### [Problem details]
Every line of the data should be written out exactly, with the pictures left out.

### [Recorded data]
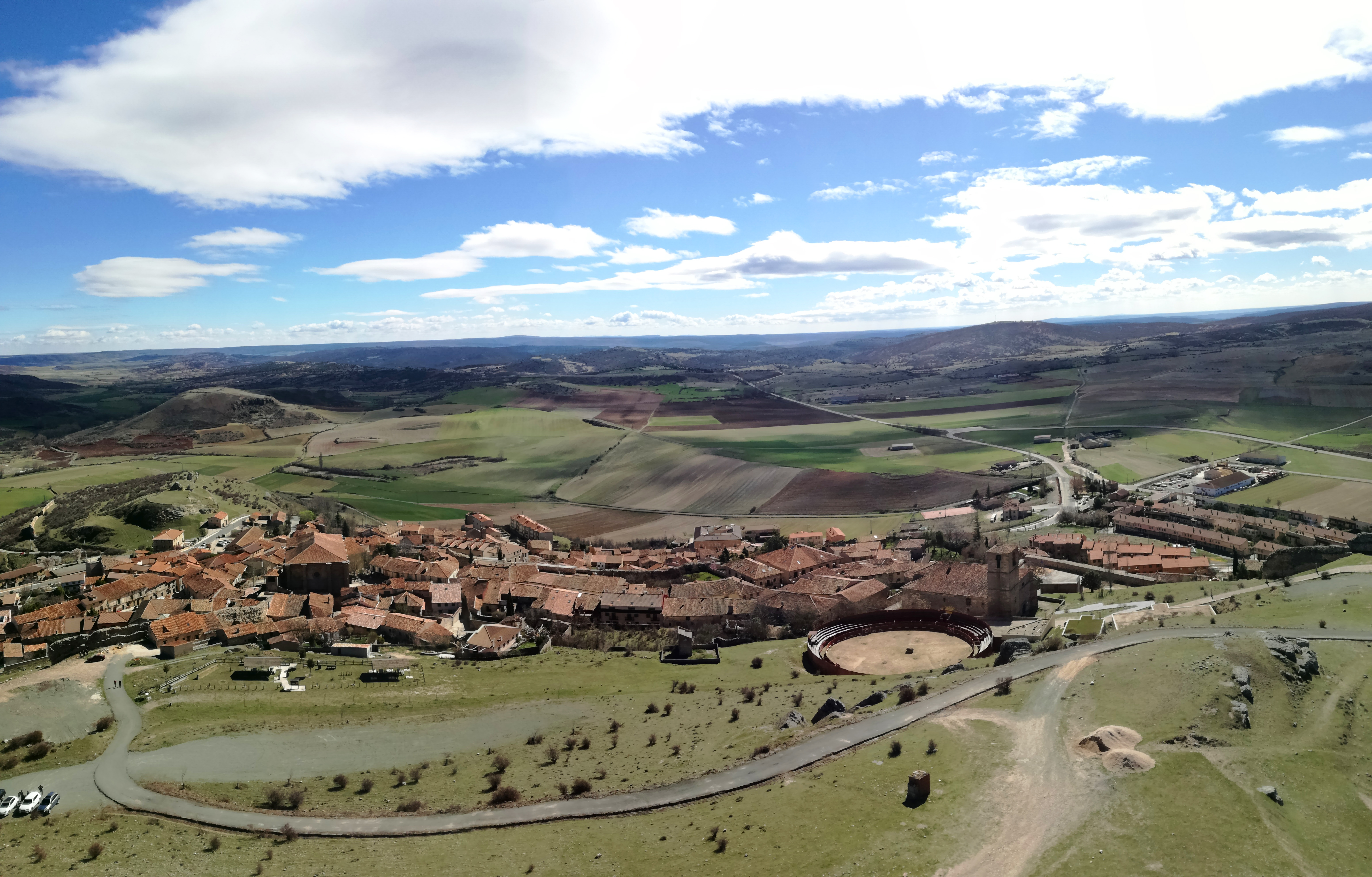 El pueblo de Atienza, visto desde el Castillo de Atienza.
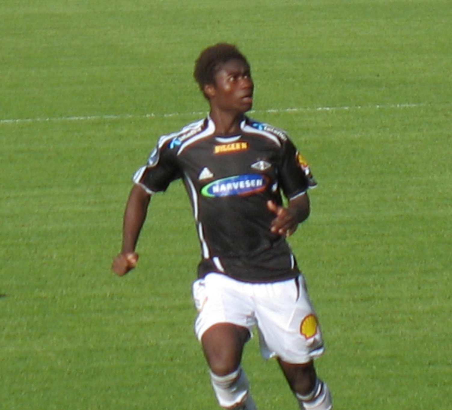 Fotballspilleren Alexander Tettey
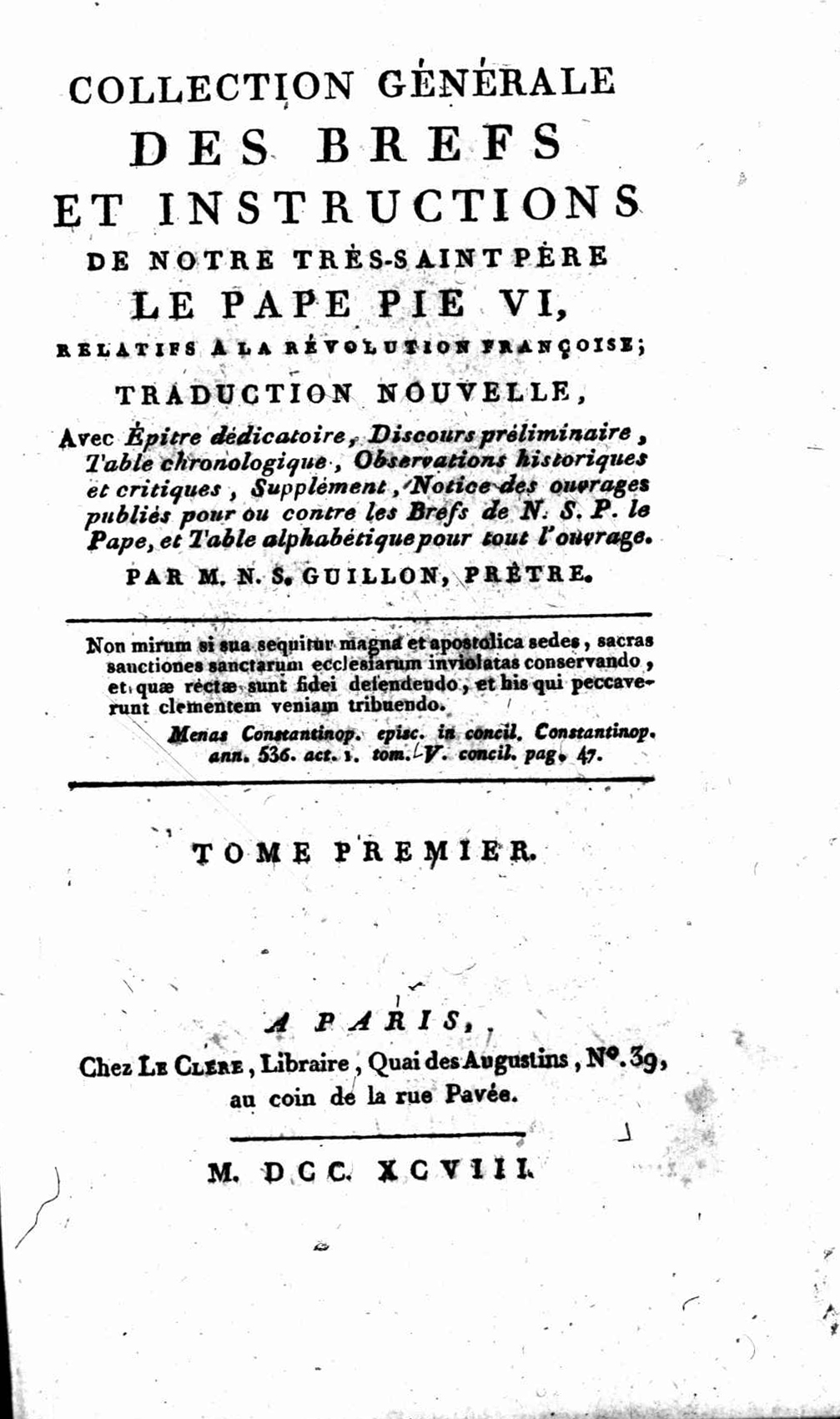 Frontespizio

### [Finished exercise]
 El pueblo de Atienza, visto desde el Castillo de Atienza.
 Fotballspilleren Alexander Tettey
 Frontespizio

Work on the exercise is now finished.